FOLDING: BEIJING 2014. Concept, choreography, and design by Shen Wei. National Theatre of China, Beijing. 411 2014.

Before APEC China 2014, citizens of Beijing, directed by the government, were on full alert to showcase China’s soft power to the world. The sixth Theatre Olympics in Beijing, hosted by the Beijing municipal government a week ahead of the APEC meeting, was considered a well-timed cultural event that would present significant foreign productions and local performing arts. Such productions, taking their place in the cultural and artistic memories of the local people, can lift a nation’s cultural pride. The artistic program of the 2008 Beijing Olympics Opening Ceremony highlighted the nation’s traditional beauty and demonstrated China’s longing to communicate with the world. The opening of the sixth Theatre Olympics brought back pleasing memories of 2008. Zhang Yimou and Shen Wei, the artistic director and choreographer, respectively, who orchestrated the 2008 Opening Ceremony, heralded the sixth Theatre Olympics with their productions during the first week (Zhang’s Beijing opera You and Meand Shen’s dance performance Folding: Beijing 2014). These two productions, as if extending the 2008 artistic program, were gestures of embracing past and present, traditional and modern, and East and West.

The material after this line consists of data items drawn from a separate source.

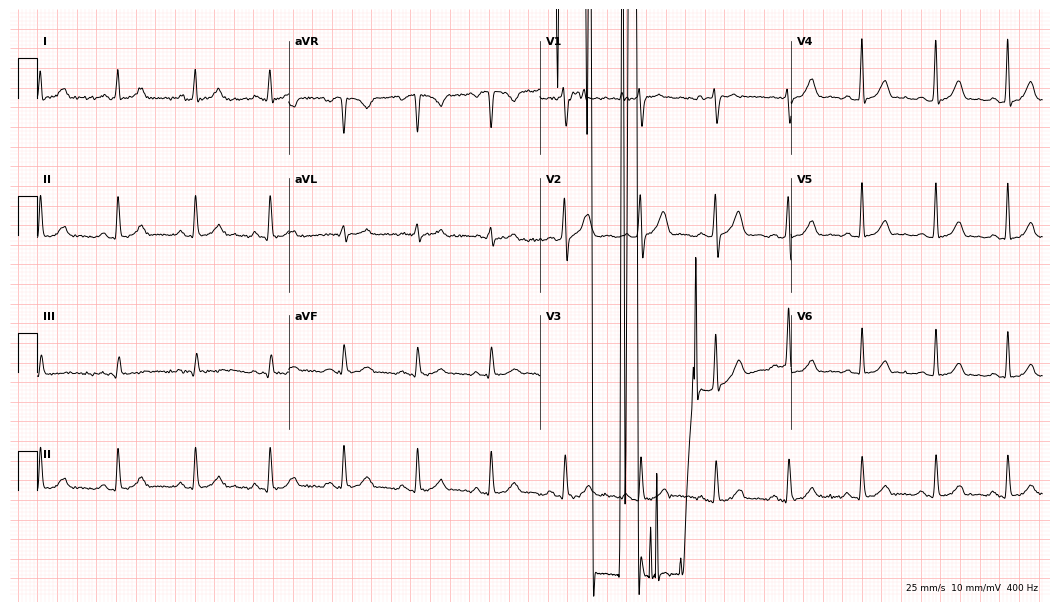
ECG — a female, 28 years old. Labelled as a normal ECG.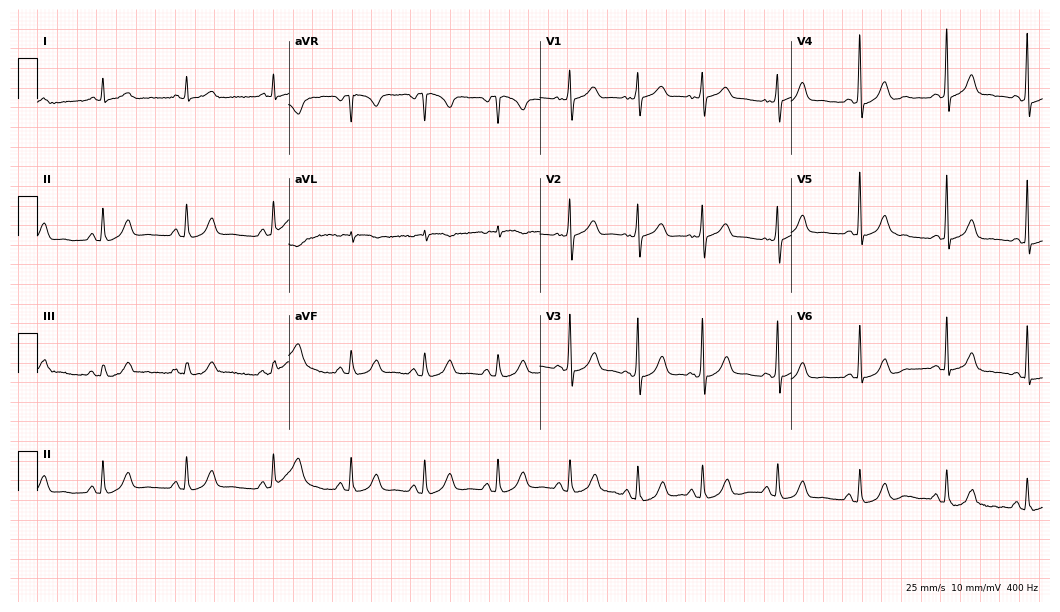
ECG — a woman, 56 years old. Labelled as a normal ECG.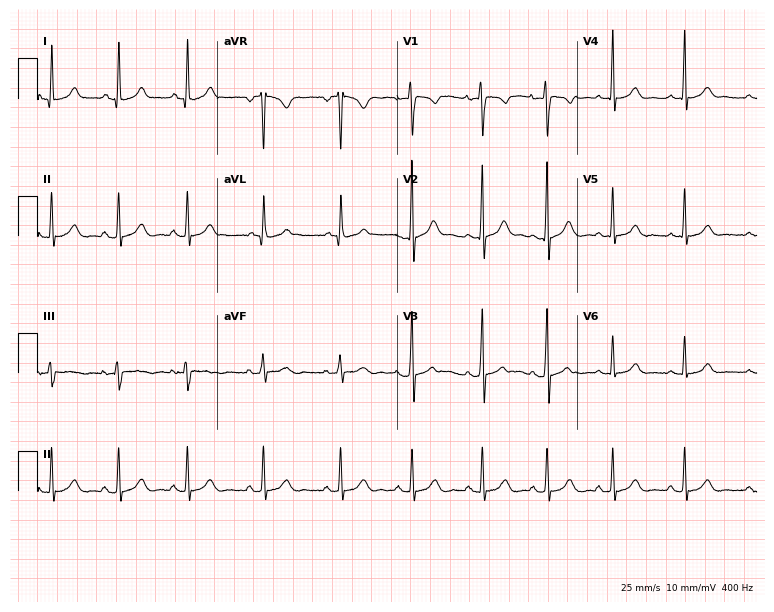
12-lead ECG from a female patient, 20 years old (7.3-second recording at 400 Hz). Recorded interpretation: within normal limits.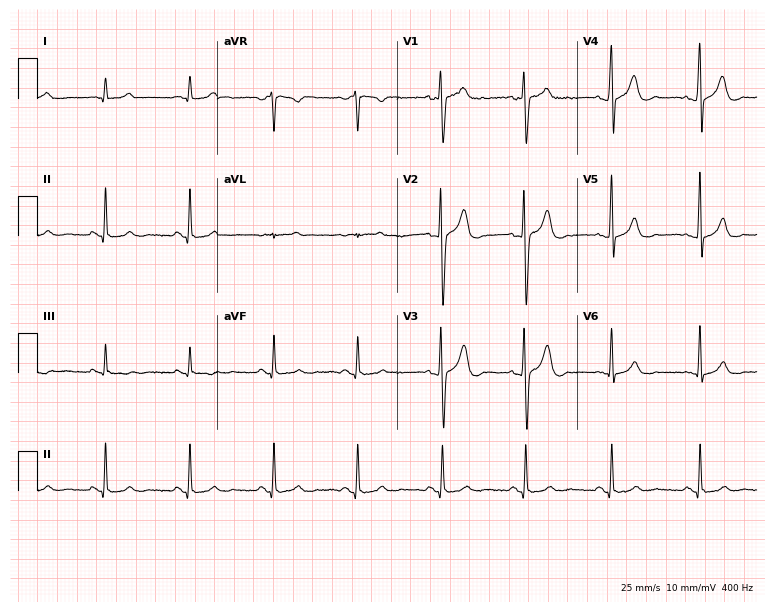
ECG — a 31-year-old man. Labelled as a normal ECG.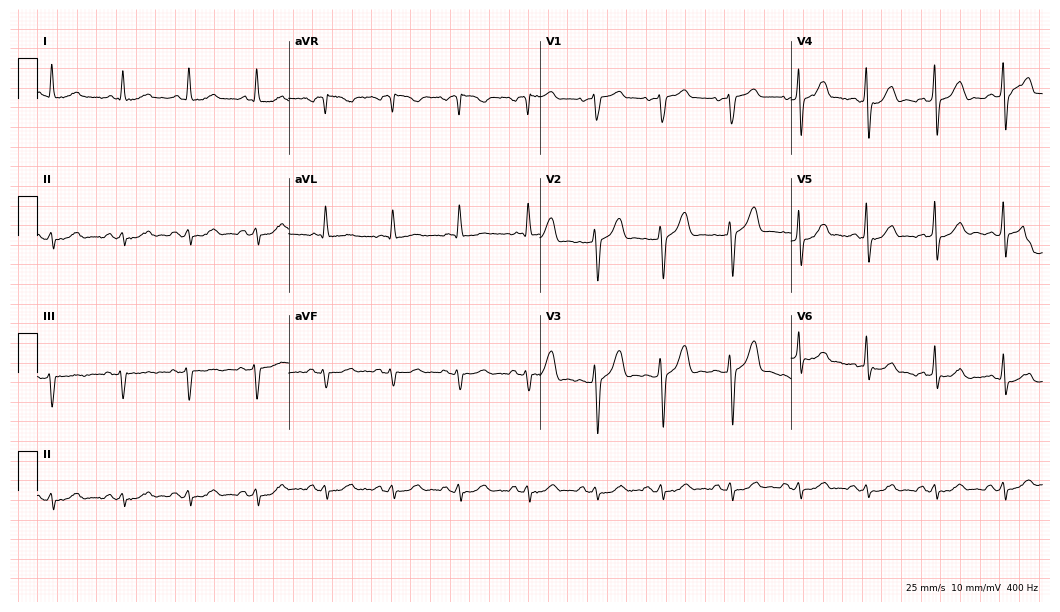
Standard 12-lead ECG recorded from an 83-year-old man (10.2-second recording at 400 Hz). None of these six findings is recorded: first-degree AV block, right bundle branch block, left bundle branch block, sinus bradycardia, atrial fibrillation, sinus tachycardia.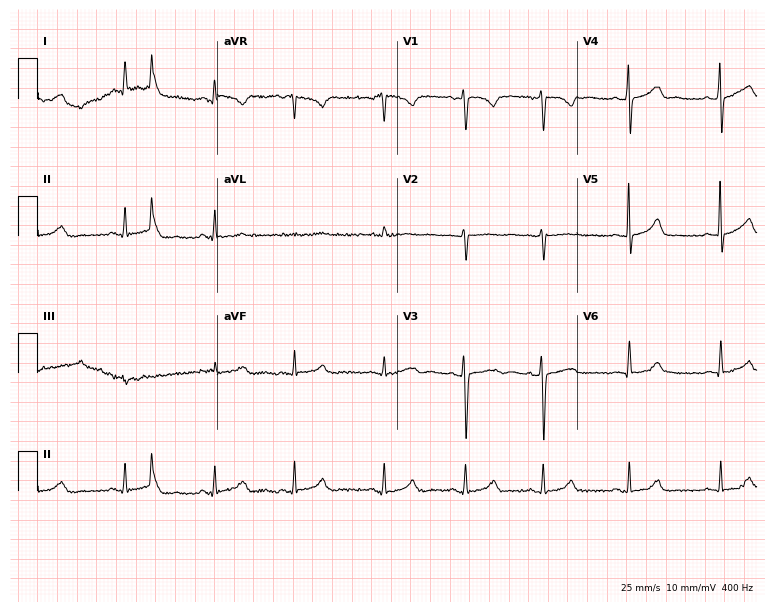
12-lead ECG from a 40-year-old female patient (7.3-second recording at 400 Hz). Recorded interpretation: within normal limits.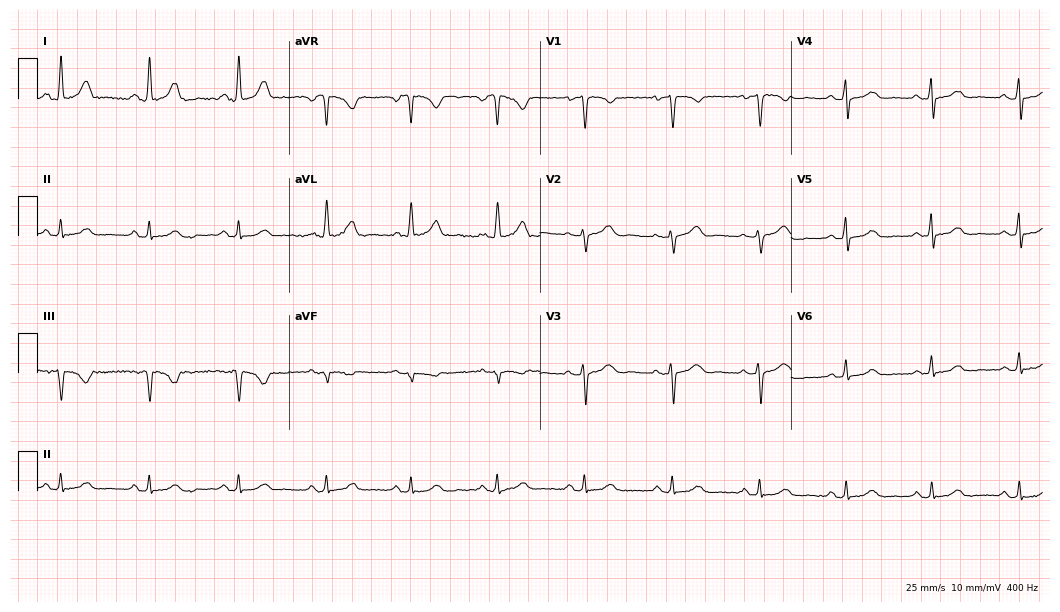
ECG — a 53-year-old woman. Labelled as a normal ECG.

Despite its inspiration from the ancient Olympic spirit, the Theatre Olympics has no direct connection to the modern Olympic Games. As an [End Page 198]independent, nonprofit cultural organization, the Theatre Olympics, founded by eight prominent theatre artists (Theodoros Terzopoulos, Heiner Müller, Nuria Espert, Antunes Filho, Tony Harrison, Yuri Lyubimov, Suzuki Tadashi, and Robert Wilson) in 1994, has been held in various international cities, including Delphi, Greece (1995); Shizuoka, Japan (1999); Moscow, Russia (2001); Istanbul, Turkey (2006); and Seoul, South Korea (2010). Beijing is the sixth host city. Each festival, based on a different theme, has presented distinct characteristics that reflect the national identity, theatre tradition, and cultural interest of the hosting country. This year, announcing its theme of “Dream,” the Chinese committee made public its slogan: “China’s dream meets the world stage.” Defining drama as an artistic expression of dream, the festival proclaimed China’s strong wish to reach the world through their performing arts: “Drama is a way for people to present the dream in their minds. Chinese drama has a dream, which is for more Chinese drama to be played on the stage of world’s drama centre” (Chinese Committee of the Sixth Theatre Olympics. 2014: 3). Accordingly, even though many other domestic and foreign productions presented at the festival are noteworthy, Zhang and Shen’s productions, with their metaphors of “Dream,” captured the overall concept of the festival and traced the afterimage of their 2008 staging of China’s dream of harmony.

As a prominent Chinese filmmaker, Zhang has expanded his artistic reach as a theatre director through a series of live performances suffused with the beauty of traditional Chinese culture and arts, including his direction of Turandotand the 2008 Opening Ceremony. In his previous works, he infused traditional Chinese elements into Western genres; however, in You and Me, he highlighted the modern and minimalistic features of traditional Chinese opera, preserving the traditional theatricality of jingju(Beijing opera) and the moral lesson of an old royal tale (Plates 3 and 4).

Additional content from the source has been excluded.